Interesting but it still doesn't add up. I think you're saying "24 buses per hour" means "24 buses departing Alta per hour" With the dedicated lane of option B, it does make sense that less buses would be needed due to higher bus speeds for B. In fact we can define exactly how many less because they mention round rip travel times of 92 and 74 minutes for options A and B respectively. So we should expect 19.6% less bus O&M bus costs. We don't know what percent of the 9M O&M costs for option A are buses, but even at 100%, that would make option B 1.8M cheaper, not 2.8M as stated. That also assumes that the lane is speedier 100% of the time (<30% in reality) and non-bus costs are likely 50% (parking lots maint, gas, tires, bus stops, etc. With those adjustments, the savings is less than 0.27M.

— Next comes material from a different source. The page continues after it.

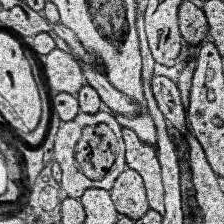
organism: Human
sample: Temporal Lobe

And the biggest factor excluded, the cost to maintain the new lanes (repaving, extra snow removal, etc.) is at least 1M MORE for option B. (road resurfacing alone is half of that at $.63M per 2-lane flat mile at standard 15 year intervals. Mountain roads are often much more prone to maintenance with snow, melt water damage, freezing, chain damage, avalanche damage, etc.)
So long story short, I'd expect option B to be between 1 and 4 million more per year more expensive than option A.